> _Work required_
Would you print the listing that follows exactly, but without its pictures?

> _Record set_

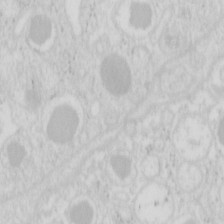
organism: Mouse
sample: Pancreas
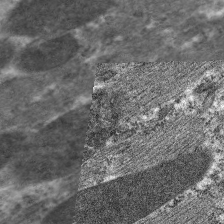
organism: C. elegans
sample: Pharynx
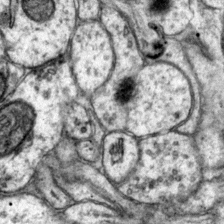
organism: Mouse
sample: Primary visual cortex
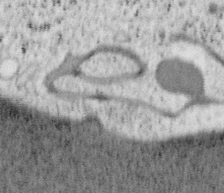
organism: Mouse
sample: OT-I killer T cells with ID8 ovarian cancer cells
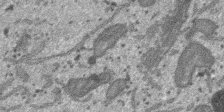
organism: Human
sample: Lung epithelial cells infected with SARS-CoV-2
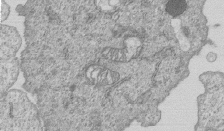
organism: Human
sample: MDA-MB-231 cells
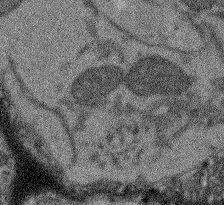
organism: Arabidopsis thaliana
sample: Root tip
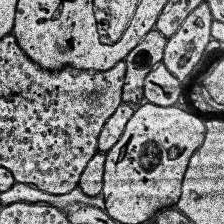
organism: Human
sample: Temporal Lobe
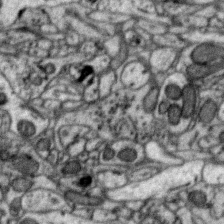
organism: Zebra finch
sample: Brain

> _Response to this exercise_
organism: Mouse
sample: Pancreas
organism: C. elegans
sample: Pharynx
organism: Mouse
sample: Primary visual cortex
organism: Mouse
sample: OT-I killer T cells with ID8 ovarian cancer cells
organism: Human
sample: Lung epithelial cells infected with SARS-CoV-2
organism: Human
sample: MDA-MB-231 cells
organism: Arabidopsis thaliana
sample: Root tip
organism: Human
sample: Temporal Lobe
organism: Zebra finch
sample: Brain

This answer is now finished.